People / Places / Products / June 14, 2013

It’s the final word for Miami’s tony South of Fifth neighborhood.

Zoning restrictions prohibit any more towers there, driving potential buyers to the 20-story high-rise called GLASS.  It’s been designed by Rene Gonzalez and developed by David and Pedro Martin of Terra Group.

It’s the architect’s first residential high-rise, and with it, he delivers new meaning to the word transparency.

“The building is very much about connection to the environment – sometimes it uses clear and sometimes reflective glass,” Gonzalez says.  “The glass railings have a pattern that dissipates as they go up to sky, so as the building ascends, it becomes more and more at one with the environment.

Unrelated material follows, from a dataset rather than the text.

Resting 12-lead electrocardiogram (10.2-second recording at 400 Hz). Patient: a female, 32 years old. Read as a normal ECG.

GLASS is composed of ten full floor units, with a three-floor penthouse atop.  The condominium units range in size from 3,500 to 9,000 square feet.  Owners will have a 360-degree view of the Atlantic Ocean, Miami Beach and the Miami skyline.

Its site at ocean’s edge influenced the design, with an entrance that’s immersive, evoking the beachfront setting.  Porous Coquina stone, containing fragments of shell and coral, are interspersed gradually with small rectangles of blue Macauba coral, mimicking the transition between sand and sea.

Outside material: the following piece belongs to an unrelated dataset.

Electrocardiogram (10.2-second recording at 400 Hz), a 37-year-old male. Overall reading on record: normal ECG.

“The stone becomes more repetitive as you get to the elevator wall, which is mirrored,” he says.  “It tends to make you feel the qualities of action, retraction and receding waves on the beach.”

In the apartments themselves, entry foyers feature ceilings with lighting effects that are equivalent to different kinds of night skies, from the intensity of stars in rural regions to those of an urban area.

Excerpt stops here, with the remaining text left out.